> _EXERCISE BRIEF_:
Return only the lines below starting at the line containing "sample: Pancreatic islet" and ending at the line containing "sample: Optic medulla", both included, exactly as they are and with no pictures.

> _THE DATA_:

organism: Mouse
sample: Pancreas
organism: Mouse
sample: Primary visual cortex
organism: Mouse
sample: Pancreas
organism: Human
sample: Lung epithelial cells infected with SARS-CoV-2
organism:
--
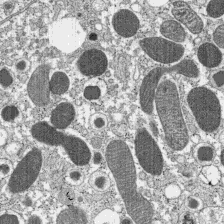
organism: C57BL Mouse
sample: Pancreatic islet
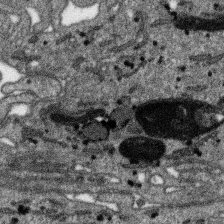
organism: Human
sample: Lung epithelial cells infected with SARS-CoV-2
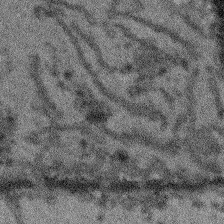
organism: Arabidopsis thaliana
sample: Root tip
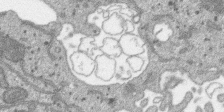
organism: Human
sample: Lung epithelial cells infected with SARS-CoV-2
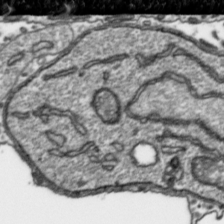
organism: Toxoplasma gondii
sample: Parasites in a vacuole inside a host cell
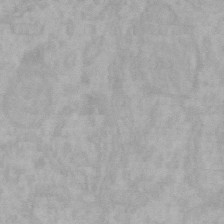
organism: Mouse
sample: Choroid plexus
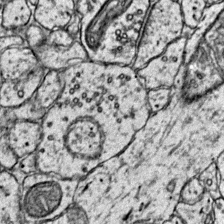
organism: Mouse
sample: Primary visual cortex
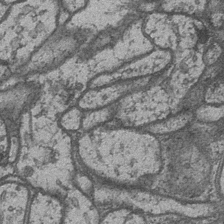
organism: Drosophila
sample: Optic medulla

> _RESPONSE_:
sample: Pancreatic islet
organism: Human
sample: Lung epithelial cells infected with SARS-CoV-2
organism: Arabidopsis thaliana
sample: Root tip
organism: Human
sample: Lung epithelial cells infected with SARS-CoV-2
organism: Toxoplasma gondii
sample: Parasites in a vacuole inside a host cell
organism: Mouse
sample: Choroid plexus
organism: Mouse
sample: Primary visual cortex
organism: Drosophila
sample: Optic medulla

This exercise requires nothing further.